Exercise data below:

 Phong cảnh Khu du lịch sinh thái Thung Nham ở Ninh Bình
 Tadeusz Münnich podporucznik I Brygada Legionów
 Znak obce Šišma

End of Exercise data.
Exercise data below:

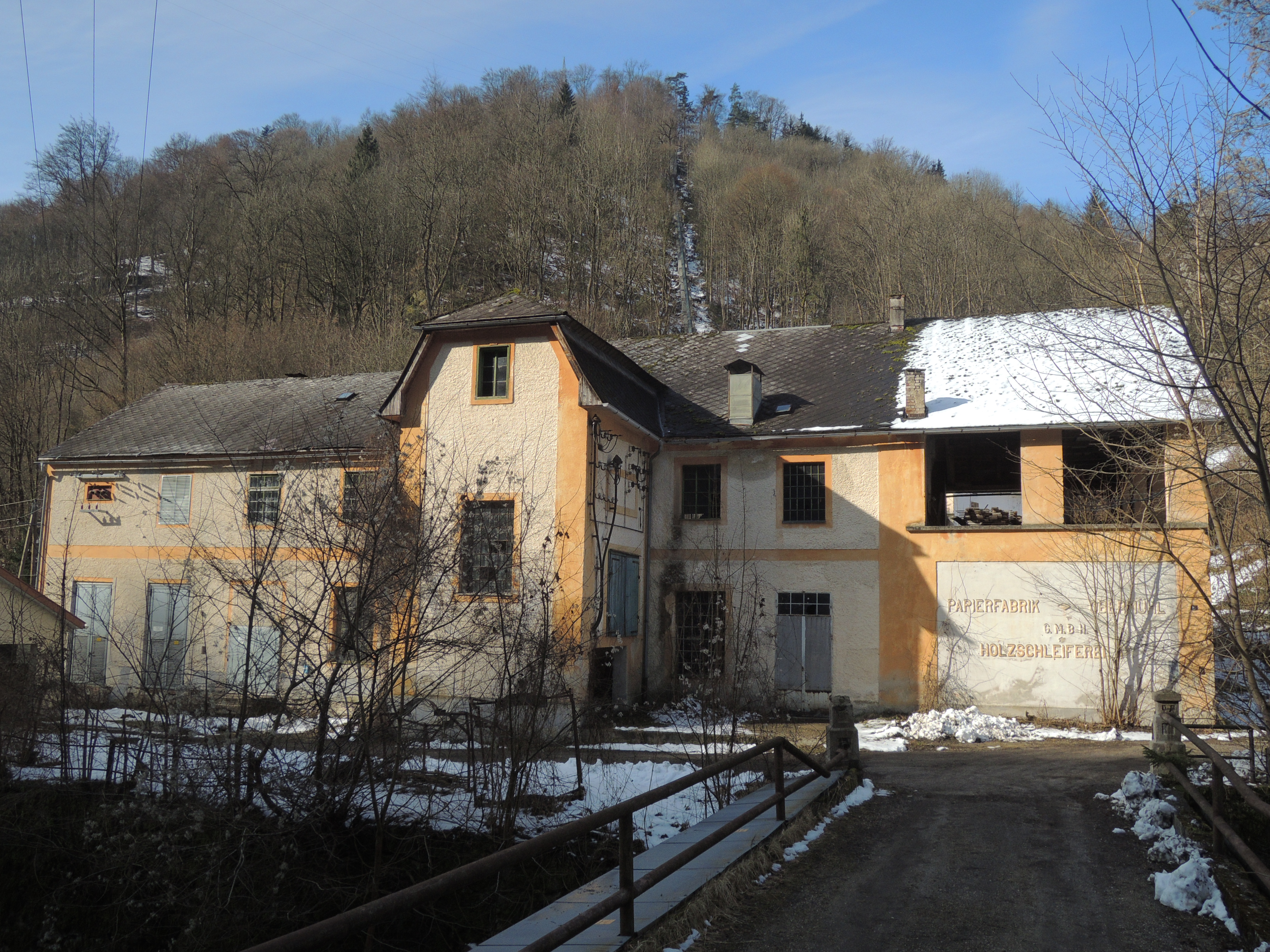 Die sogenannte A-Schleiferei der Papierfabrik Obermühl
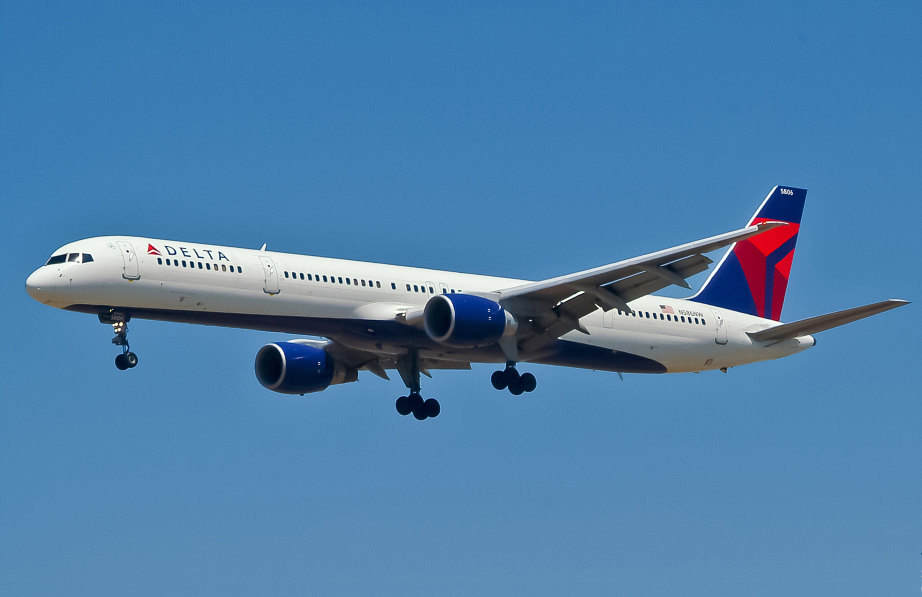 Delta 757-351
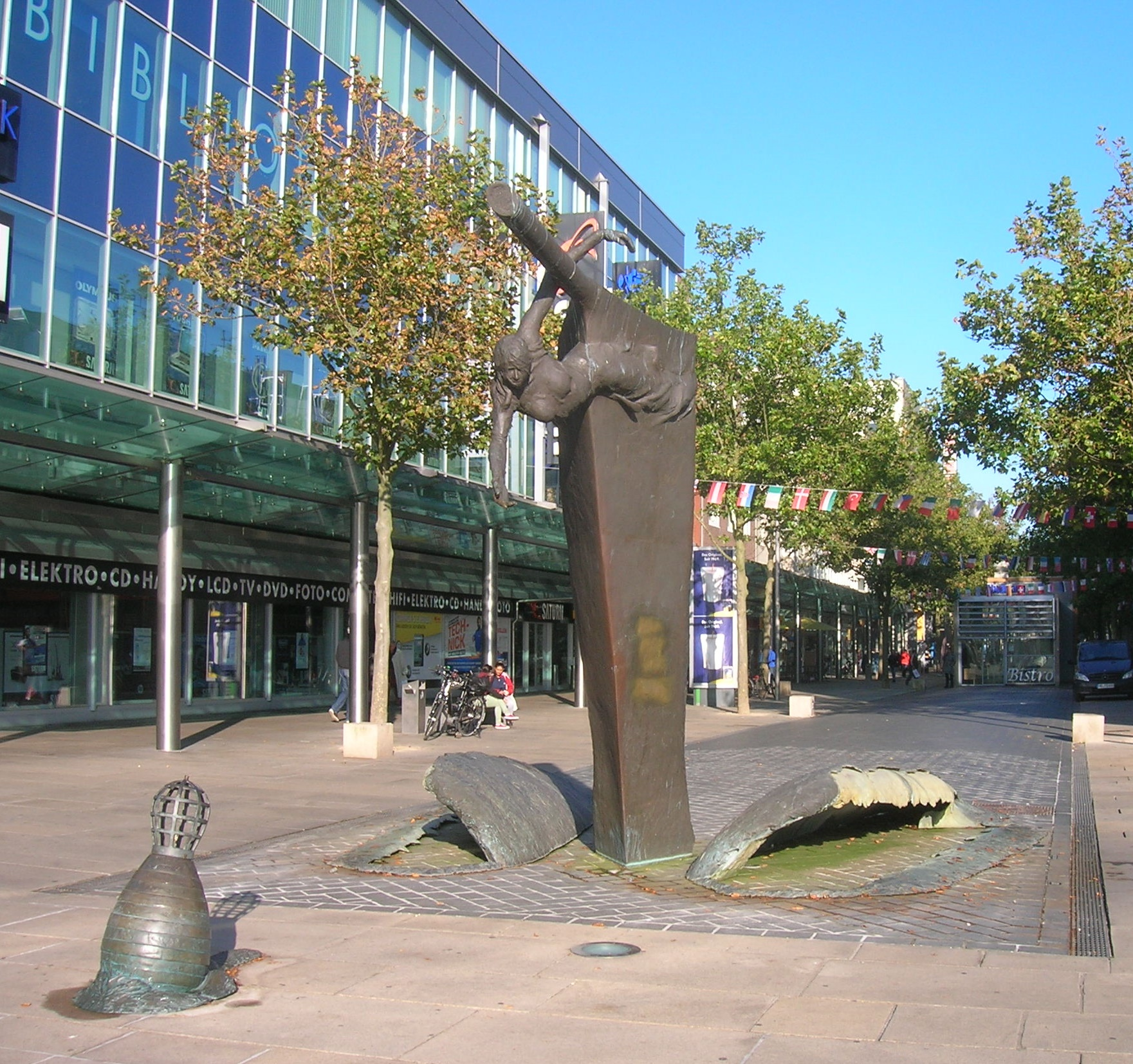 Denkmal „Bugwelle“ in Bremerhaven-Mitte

End of Exercise data.

■ What you should do ■
Give back precisely the lines above that start at the line containing "Tadeusz Münnich podporucznik" and end at the line containing "Znak obce Šišma", inclusive. No other lines belong in the output.

■ Result of the exercise ■
 Tadeusz Münnich podporucznik I Brygada Legionów
 Znak obce Šišma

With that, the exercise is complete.